Start of RECORDS SHOWN
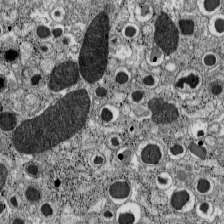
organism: C57BL Mouse
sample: Pancreatic islet
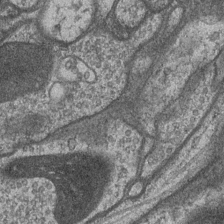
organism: Drosophila
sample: Optic medulla
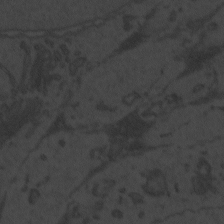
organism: Zebrafish
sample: Macrophage infected with Toxoplasma gondii
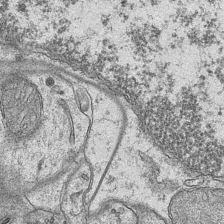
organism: Mouse
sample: CA1 Hippocampus
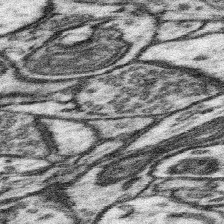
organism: Mouse
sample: Somatosensory cortex neuropil
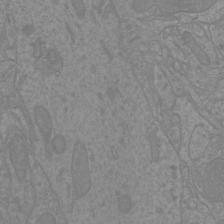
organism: Mouse
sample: Cortical neurons
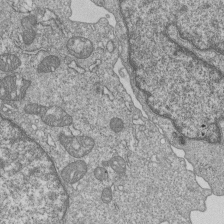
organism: Human
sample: MDA-MB-231 cells
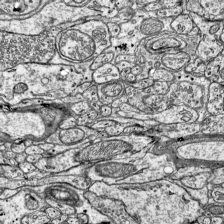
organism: Mouse
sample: Visual Cortex
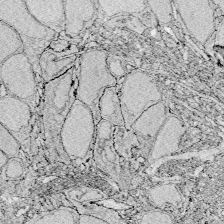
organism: Zebrafish
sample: Whole-Brain
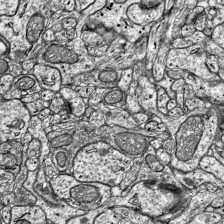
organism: Mouse
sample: Visual Cortex
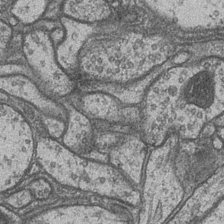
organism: Drosophila
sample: Optic medulla
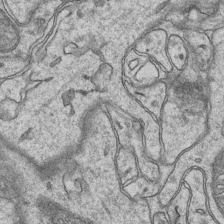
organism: Mouse
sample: CA1 Hippocampus
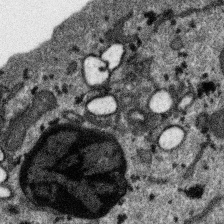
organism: Human
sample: Lung epithelial cells infected with SARS-CoV-2
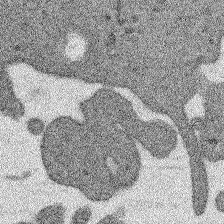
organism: Human
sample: HeLa cells
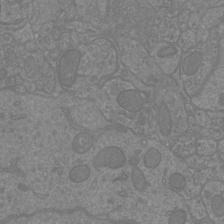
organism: Mouse
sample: Cortical neurons
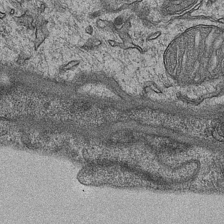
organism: Mouse
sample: CA1 Hippocampus
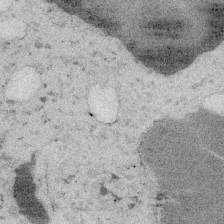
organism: Embia sp.
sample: Silk gland
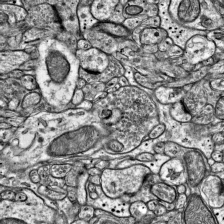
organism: Mouse
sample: Visual Cortex
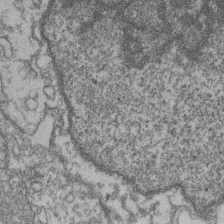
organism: Mouse
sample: T cell stromal cell synapse
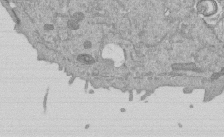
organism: Mouse
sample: ED-1 cell nuclei; centrioles
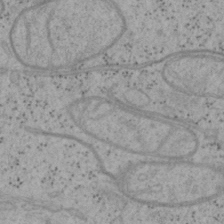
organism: Human
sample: HeLa cells
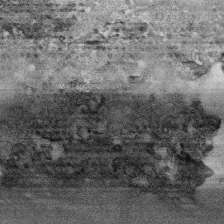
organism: Human
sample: CRL-1474
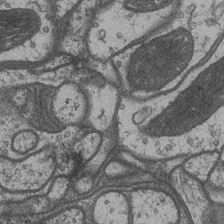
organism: Drosophila
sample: Optic medulla
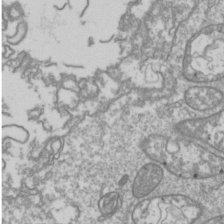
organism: Drosophila
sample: Cell division; meiosis; drosophila spermatocytes
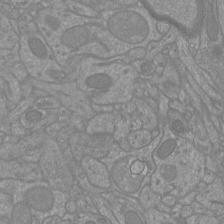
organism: Mouse
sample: Cortical neurons
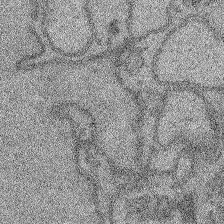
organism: Human
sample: HeLa cells
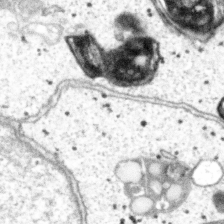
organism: Human
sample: HeLa cells
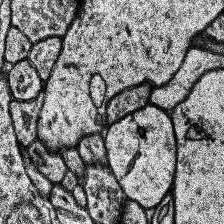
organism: Human
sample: Temporal Lobe
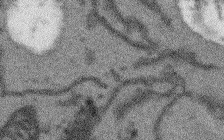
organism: Arabidopsis thaliana
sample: Root tip
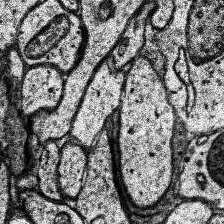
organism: Human
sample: Temporal Lobe
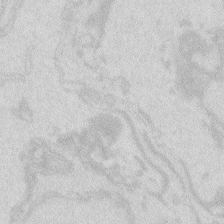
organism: Zebrafish
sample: Macrophage
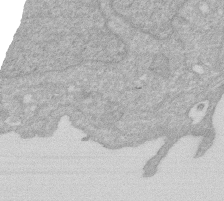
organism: Human
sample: HIV infected U937 cells
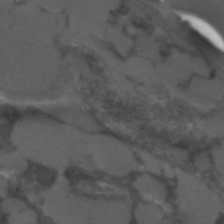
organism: C. elegans
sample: C. elegans embryo
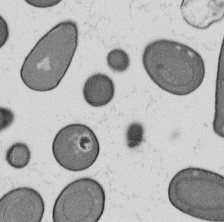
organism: B. subtilis
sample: Bacterial spore
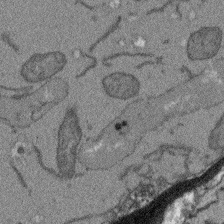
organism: Arabidopsis thaliana
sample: Root tip
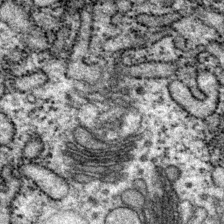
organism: P. pacificus
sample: Pharynx
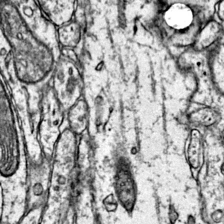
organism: Mouse
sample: Primary visual cortex
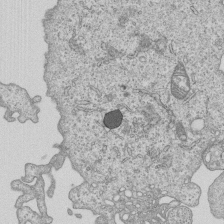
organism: Human
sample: MDA-MB-231 cells
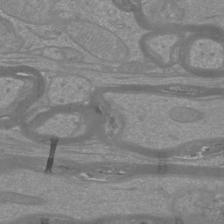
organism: Mouse
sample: Cortical neurons
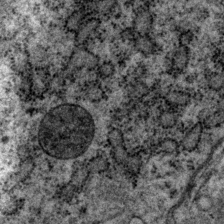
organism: P. pacificus
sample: Pharynx
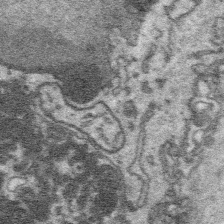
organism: Platynereis dumerilii
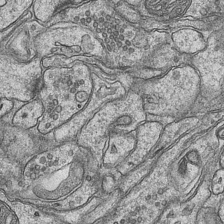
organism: Mouse
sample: CA1 Hippocampus
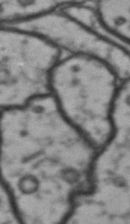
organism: Drosophila
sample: Brain
End of RECORDS SHOWN
▶ [ACTIVITY] Write every line above again exactly, but leave the pictures out.

▶ [SOLUTION TO THE EXERCISE]
organism: C57BL Mouse
sample: Pancreatic islet
organism: Drosophila
sample: Optic medulla
organism: Zebrafish
sample: Macrophage infected with Toxoplasma gondii
organism: Mouse
sample: CA1 Hippocampus
organism: Mouse
sample: Somatosensory cortex neuropil
organism: Mouse
sample: Cortical neurons
organism: Human
sample: MDA-MB-231 cells
organism: Mouse
sample: Visual Cortex
organism: Zebrafish
sample: Whole-Brain
organism: Mouse
sample: Visual Cortex
organism: Drosophila
sample: Optic medulla
organism: Mouse
sample: CA1 Hippocampus
organism: Human
sample: Lung epithelial cells infected with SARS-CoV-2
organism: Human
sample: HeLa cells
organism: Mouse
sample: Cortical neurons
organism: Mouse
sample: CA1 Hippocampus
organism: Embia sp.
sample: Silk gland
organism: Mouse
sample: Visual Cortex
organism: Mouse
sample: T cell stromal cell synapse
organism: Mouse
sample: ED-1 cell nuclei; centrioles
organism: Human
sample: HeLa cells
organism: Human
sample: CRL-1474
organism: Drosophila
sample: Optic medulla
organism: Drosophila
sample: Cell division; meiosis; drosophila spermatocytes
organism: Mouse
sample: Cortical neurons
organism: Human
sample: HeLa cells
organism: Human
sample: HeLa cells
organism: Human
sample: Temporal Lobe
organism: Arabidopsis thaliana
sample: Root tip
organism: Human
sample: Temporal Lobe
organism: Zebrafish
sample: Macrophage
organism: Human
sample: HIV infected U937 cells
organism: C. elegans
sample: C. elegans embryo
organism: B. subtilis
sample: Bacterial spore
organism: Arabidopsis thaliana
sample: Root tip
organism: P. pacificus
sample: Pharynx
organism: Mouse
sample: Primary visual cortex
organism: Human
sample: MDA-MB-231 cells
organism: Mouse
sample: Cortical neurons
organism: P. pacificus
sample: Pharynx
organism: Platynereis dumerilii
organism: Mouse
sample: CA1 Hippocampus
organism: Drosophila
sample: Brain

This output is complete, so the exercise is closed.